Pero antes de que toda la fuerza que Eren se autoimpuso para no sucumbir ante los lamentos de la niña, la misma dijo algo que atravesó las barreras de Eren.

¡Quiero ser libre como tú!

Y con eso, Eren salió del carruaje sin importar que continuara moviéndose. Fue demasiado doloroso el golpe que recibió cuando prácticamente salió saltando del carruaje, pero todo eso ya no importó cuando se fue corriendo a alcanzar a su hija

Esas palabras calaron hondo es su ser.

Los guardias que lo acompañaban, salieron apresuradamente a auxiliar a Eren, pero antes de que se dieran cuenta, el castaño ya estaba totalmente lejos de ellos, abrazando a su hija.

Mientras tanto, Annie y Jean fueron a alcanzar a la destrozada niña que seguía llorando y abrazando a su padre, este permanecía de la misma manera. Encerrados en su propia burbuja de sentimientos.

—¿Porqué quieres dejarme tú también?

Eren no podía explicarle la situación, tendría que esperar. Sin embargo, podría hacerle una promesa y eso es lo que le hizo.

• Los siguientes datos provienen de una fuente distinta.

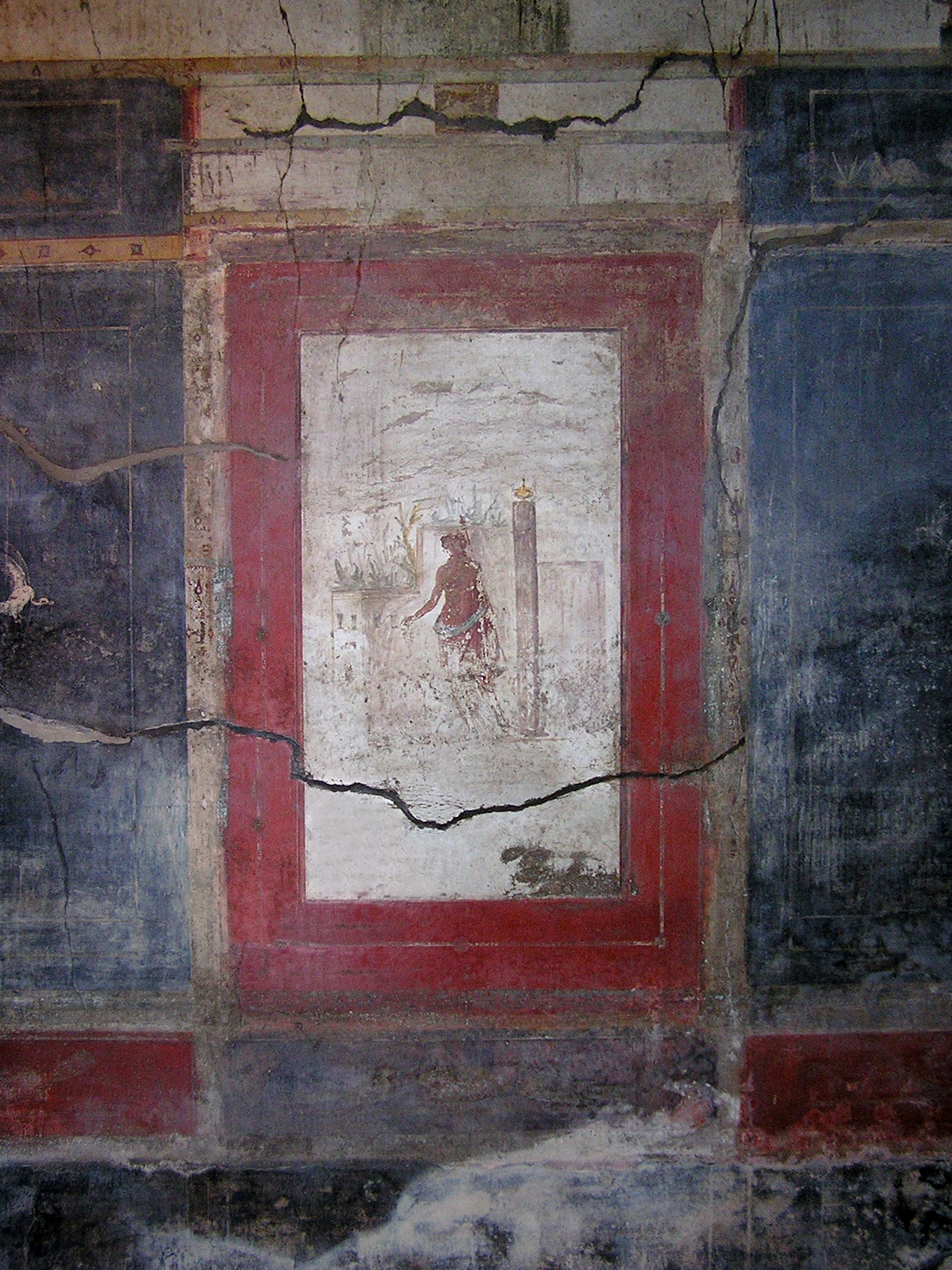 Wall painting in Pompeii, Casa dei Cei, I.6.15, Triclinium
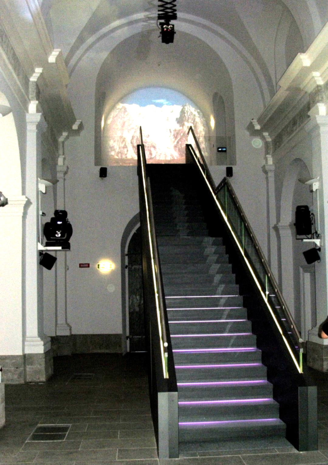 Vall'Aosta - Forte di Bard e Museo delle Alpi
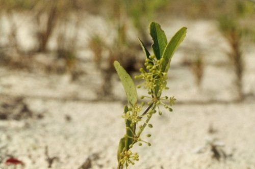 Smilax campestris - SMILACACEAE Praia do Mo�ambique - Florian�polis - SC - Brasil
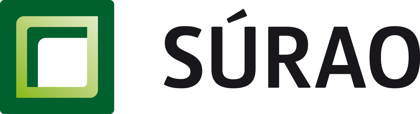 Logo Správy úložišť radioaktivních odpadů
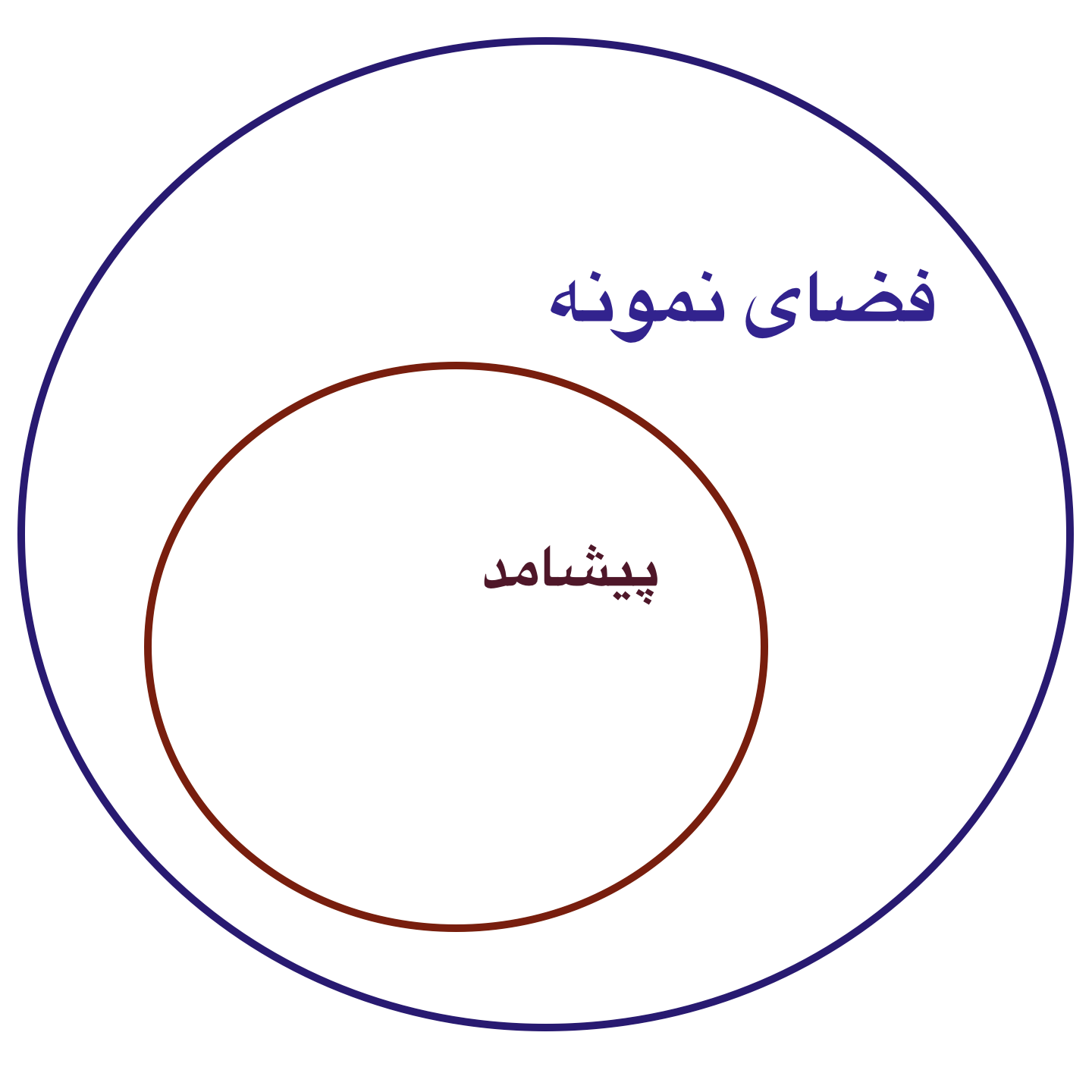 نمودار ون زیرمجموعه بودن پیشامد

—Escúchame, Claennis —la niña enfocó su cristalina mirada en la de su padre —Deberás quedarte aquí con Jean y Annie un poco más. Sólo espérame y te prometo que nadie más, nunca más, te separarán de mi lado. Yo... Te lo prometo, te entregaré la libertad que tanto anhelas. Por ti, por tu madre y por todos...

Los ojos de su niña seguían llorosos, pero esta vez su carita era decorada por una preciosa sonrisa

Cuando Eren finalmente se despidió de su hija y encargándosela a Jean y Annie, quienes juraron protegerla, la mirada de Eren cambió y se juró a sí mismo que debía cumplir esa promesa a como de lugar, sin importar que pierda en el proceso.